What this task involves:
Extract every record, exactly as written, and ignore the pictures.

::::

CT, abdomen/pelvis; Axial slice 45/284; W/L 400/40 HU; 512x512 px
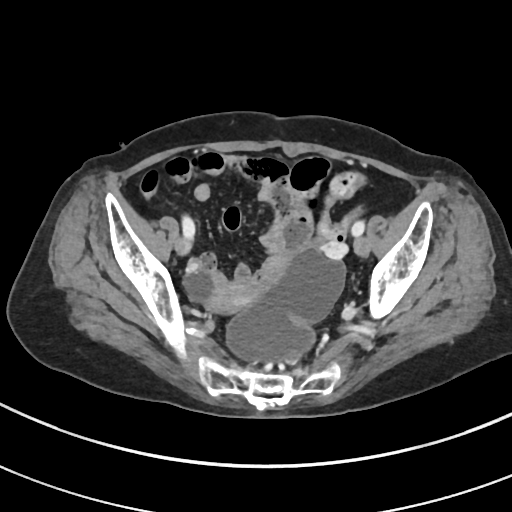

{"organs":{"prostate/uterus":[209,279,257,312]}}
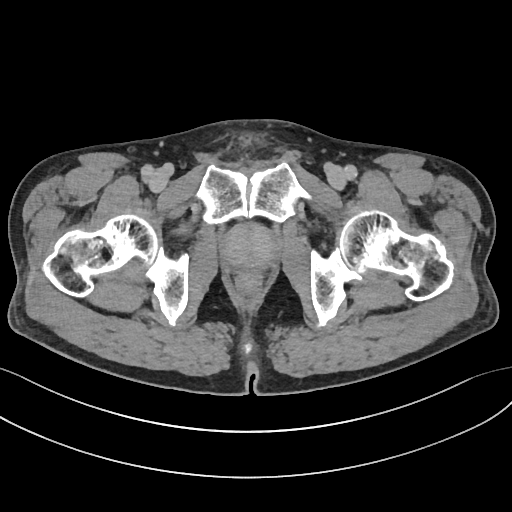 CT, abdomen/pelvis · axial view · SOMATOM Force scanner
Organ boxes in pixel coordinates; each row gives the top-left (x1, y1) and bottom-right (x2, y2) corners.
| organ | x1 | y1 | x2 | y2 |
|---|---|---|---|---|
| prostate/uterus | 221 | 223 | 278 | 269 |
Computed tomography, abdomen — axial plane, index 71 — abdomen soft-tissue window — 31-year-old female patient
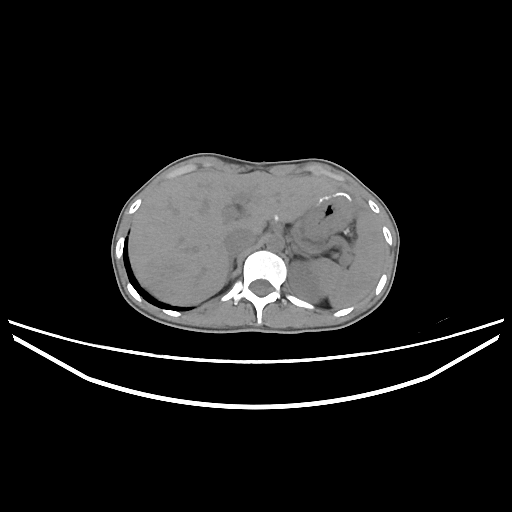 Boxes are (x1, y1, x2, y2) in pixels.
spleen: (309, 210, 386, 308)
left kidney: (288, 261, 322, 302)
liver: (128, 171, 338, 305)
stomach: (301, 190, 353, 240)
aorta: (266, 235, 283, 251)
inferior vena cava: (224, 228, 256, 256)
right adrenal gland: (229, 258, 233, 275)
left adrenal gland: (290, 245, 309, 257)
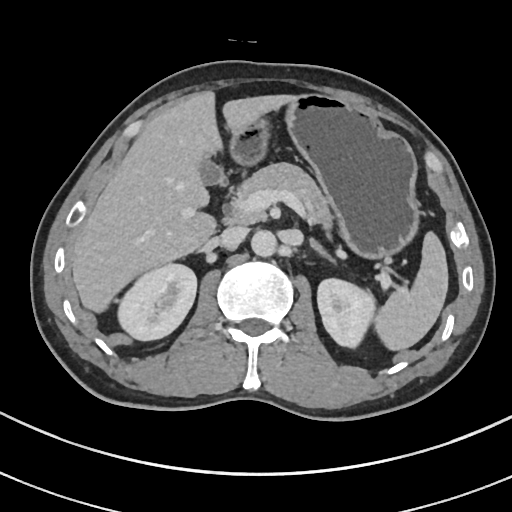 Abdominal CT; Axial slice 136/298; W/L 400/40 HU
Boxes are (x1, y1, x2, y2) in pixels.
spleen: (372, 233, 448, 351)
right kidney: (117, 263, 196, 340)
gall bladder: (204, 164, 221, 183)
left kidney: (318, 278, 373, 346)
liver: (72, 91, 300, 313)
pancreas: (230, 163, 331, 229)
aorta: (252, 231, 281, 258)
inferior vena cava: (217, 226, 248, 247)
left adrenal gland: (311, 238, 336, 264)
stomach: (233, 95, 422, 263)

::::

Solved exercise:
CT, abdomen/pelvis; Axial slice 45/284; W/L 400/40 HU; 512x512 px

{"organs":{"prostate/uterus":[209,279,257,312]}}
 CT, abdomen/pelvis · axial view · SOMATOM Force scanner
Organ boxes in pixel coordinates; each row gives the top-left (x1, y1) and bottom-right (x2, y2) corners.
| organ | x1 | y1 | x2 | y2 |
|---|---|---|---|---|
| prostate/uterus | 221 | 223 | 278 | 269 |
Computed tomography, abdomen — axial plane, index 71 — abdomen soft-tissue window — 31-year-old female patient
 Boxes are (x1, y1, x2, y2) in pixels.
spleen: (309, 210, 386, 308)
left kidney: (288, 261, 322, 302)
liver: (128, 171, 338, 305)
stomach: (301, 190, 353, 240)
aorta: (266, 235, 283, 251)
inferior vena cava: (224, 228, 256, 256)
right adrenal gland: (229, 258, 233, 275)
left adrenal gland: (290, 245, 309, 257)
 Abdominal CT; Axial slice 136/298; W/L 400/40 HU
Boxes are (x1, y1, x2, y2) in pixels.
spleen: (372, 233, 448, 351)
right kidney: (117, 263, 196, 340)
gall bladder: (204, 164, 221, 183)
left kidney: (318, 278, 373, 346)
liver: (72, 91, 300, 313)
pancreas: (230, 163, 331, 229)
aorta: (252, 231, 281, 258)
inferior vena cava: (217, 226, 248, 247)
left adrenal gland: (311, 238, 336, 264)
stomach: (233, 95, 422, 263)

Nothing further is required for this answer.